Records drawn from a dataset
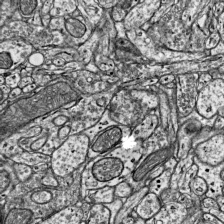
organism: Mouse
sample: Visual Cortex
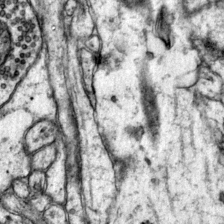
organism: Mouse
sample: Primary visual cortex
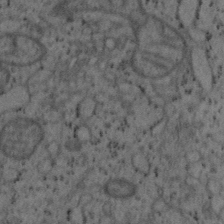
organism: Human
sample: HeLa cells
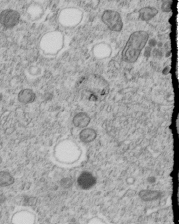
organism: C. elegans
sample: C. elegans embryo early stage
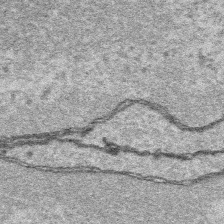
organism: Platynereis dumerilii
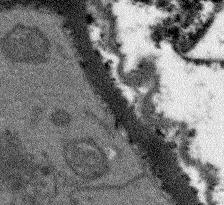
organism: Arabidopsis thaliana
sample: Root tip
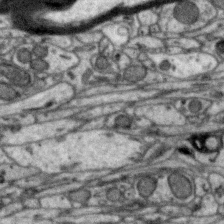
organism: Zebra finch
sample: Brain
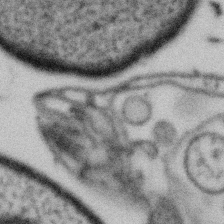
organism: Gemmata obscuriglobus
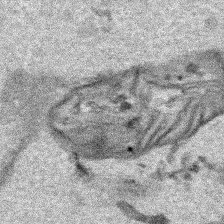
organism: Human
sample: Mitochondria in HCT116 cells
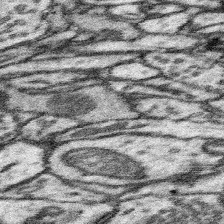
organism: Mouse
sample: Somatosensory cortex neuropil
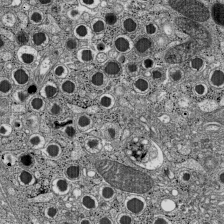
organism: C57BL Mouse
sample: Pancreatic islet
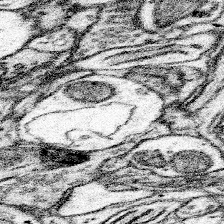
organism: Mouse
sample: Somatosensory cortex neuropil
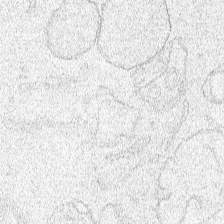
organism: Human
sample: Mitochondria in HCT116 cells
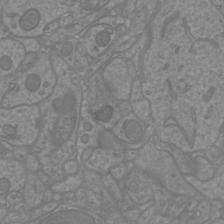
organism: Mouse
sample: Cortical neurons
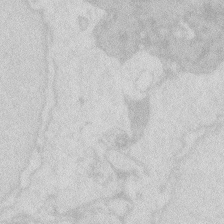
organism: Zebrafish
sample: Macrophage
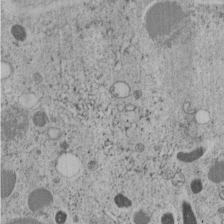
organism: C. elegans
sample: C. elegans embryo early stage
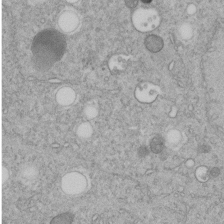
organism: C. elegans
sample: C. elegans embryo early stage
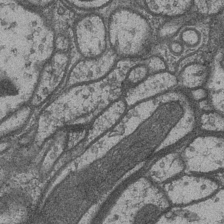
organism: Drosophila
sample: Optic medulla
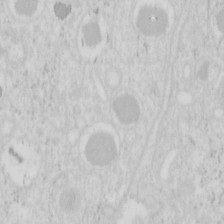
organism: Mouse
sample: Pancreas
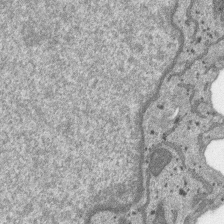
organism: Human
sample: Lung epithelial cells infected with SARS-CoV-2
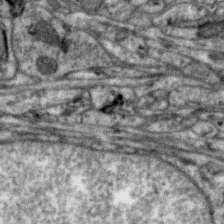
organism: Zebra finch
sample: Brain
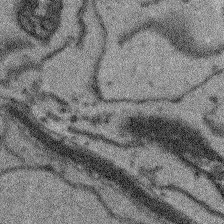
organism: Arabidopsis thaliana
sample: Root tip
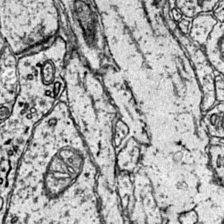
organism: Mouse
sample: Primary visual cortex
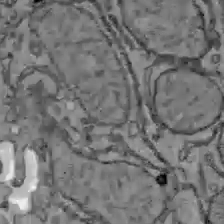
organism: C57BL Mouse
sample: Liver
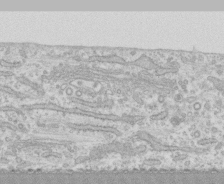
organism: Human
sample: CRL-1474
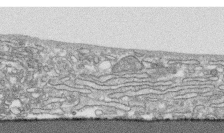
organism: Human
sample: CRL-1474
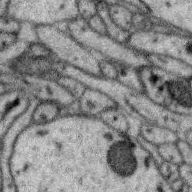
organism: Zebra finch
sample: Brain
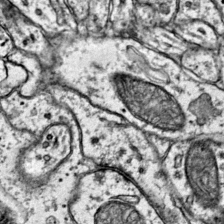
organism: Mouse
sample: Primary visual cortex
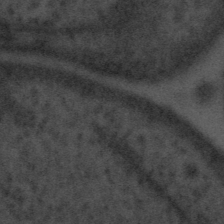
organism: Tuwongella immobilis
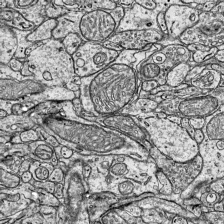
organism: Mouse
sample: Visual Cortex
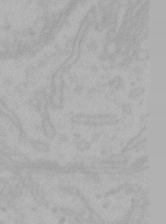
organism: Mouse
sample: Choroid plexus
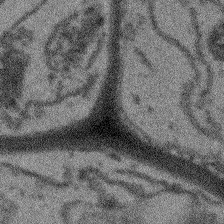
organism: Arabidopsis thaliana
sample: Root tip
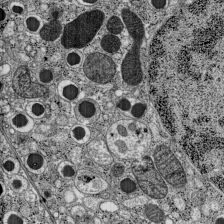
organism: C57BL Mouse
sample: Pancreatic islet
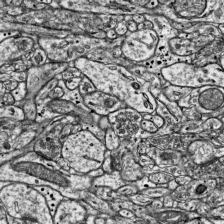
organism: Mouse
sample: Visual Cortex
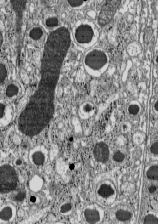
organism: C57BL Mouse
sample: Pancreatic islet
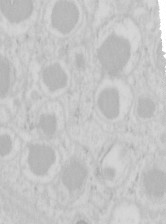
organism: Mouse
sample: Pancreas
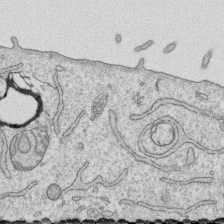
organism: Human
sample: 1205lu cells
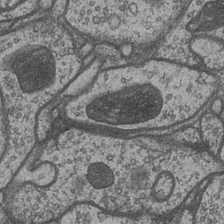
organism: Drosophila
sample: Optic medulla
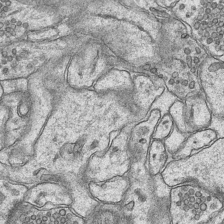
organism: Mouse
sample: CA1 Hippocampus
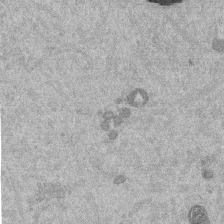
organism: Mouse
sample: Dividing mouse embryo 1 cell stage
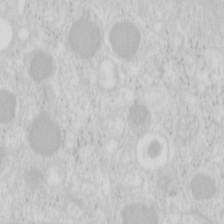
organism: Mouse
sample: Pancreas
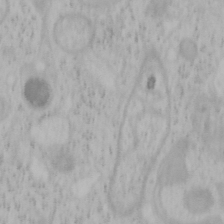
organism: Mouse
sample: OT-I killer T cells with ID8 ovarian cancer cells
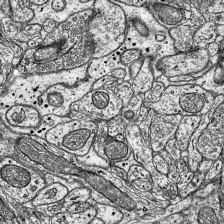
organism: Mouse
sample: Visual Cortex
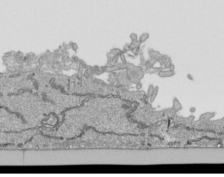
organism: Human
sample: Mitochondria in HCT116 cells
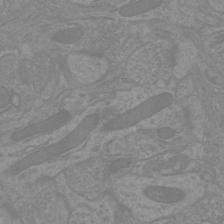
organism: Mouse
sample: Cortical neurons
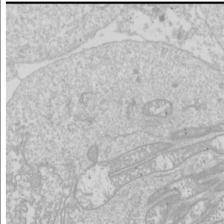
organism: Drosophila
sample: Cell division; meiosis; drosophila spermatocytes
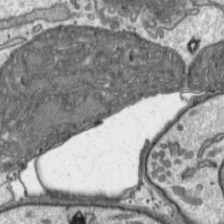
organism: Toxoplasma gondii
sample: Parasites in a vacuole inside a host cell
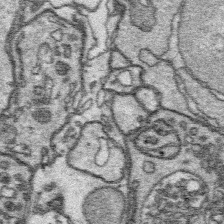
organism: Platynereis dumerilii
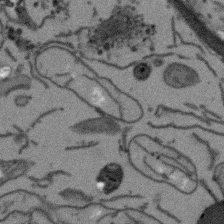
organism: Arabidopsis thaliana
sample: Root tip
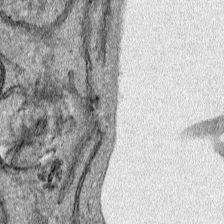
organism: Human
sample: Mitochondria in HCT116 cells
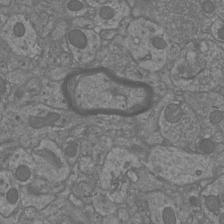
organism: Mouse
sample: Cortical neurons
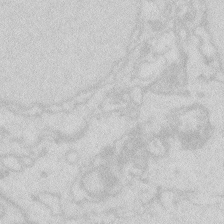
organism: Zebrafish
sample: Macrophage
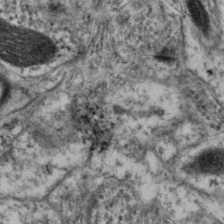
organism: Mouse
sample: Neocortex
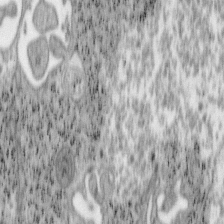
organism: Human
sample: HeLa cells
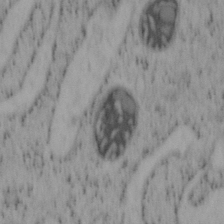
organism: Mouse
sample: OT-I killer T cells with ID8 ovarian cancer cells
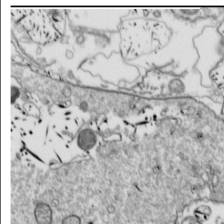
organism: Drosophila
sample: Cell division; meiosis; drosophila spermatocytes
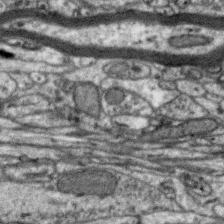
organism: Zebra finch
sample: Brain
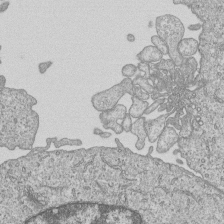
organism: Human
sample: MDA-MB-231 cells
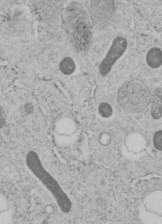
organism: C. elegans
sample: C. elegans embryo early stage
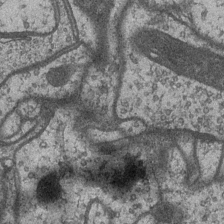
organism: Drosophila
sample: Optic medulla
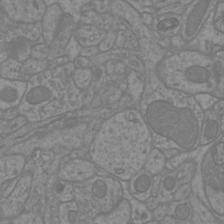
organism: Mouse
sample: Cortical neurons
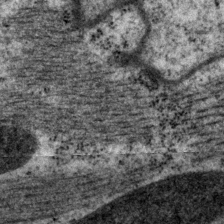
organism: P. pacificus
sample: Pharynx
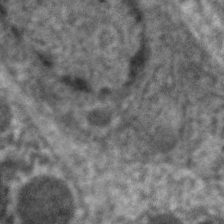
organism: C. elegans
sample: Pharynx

(Task to carry out) Pictures stay out. Print the data exactly, from its first line through the line containing "organism: Tuwongella immobilis".

(Answer box)
organism: Mouse
sample: Visual Cortex
organism: Mouse
sample: Primary visual cortex
organism: Human
sample: HeLa cells
organism: C. elegans
sample: C. elegans embryo early stage
organism: Platynereis dumerilii
organism: Arabidopsis thaliana
sample: Root tip
organism: Zebra finch
sample: Brain
organism: Gemmata obscuriglobus
organism: Human
sample: Mitochondria in HCT116 cells
organism: Mouse
sample: Somatosensory cortex neuropil
organism: C57BL Mouse
sample: Pancreatic islet
organism: Mouse
sample: Somatosensory cortex neuropil
organism: Human
sample: Mitochondria in HCT116 cells
organism: Mouse
sample: Cortical neurons
organism: Zebrafish
sample: Macrophage
organism: C. elegans
sample: C. elegans embryo early stage
organism: C. elegans
sample: C. elegans embryo early stage
organism: Drosophila
sample: Optic medulla
organism: Mouse
sample: Pancreas
organism: Human
sample: Lung epithelial cells infected with SARS-CoV-2
organism: Zebra finch
sample: Brain
organism: Arabidopsis thaliana
sample: Root tip
organism: Mouse
sample: Primary visual cortex
organism: C57BL Mouse
sample: Liver
organism: Human
sample: CRL-1474
organism: Human
sample: CRL-1474
organism: Zebra finch
sample: Brain
organism: Mouse
sample: Primary visual cortex
organism: Tuwongella immobilis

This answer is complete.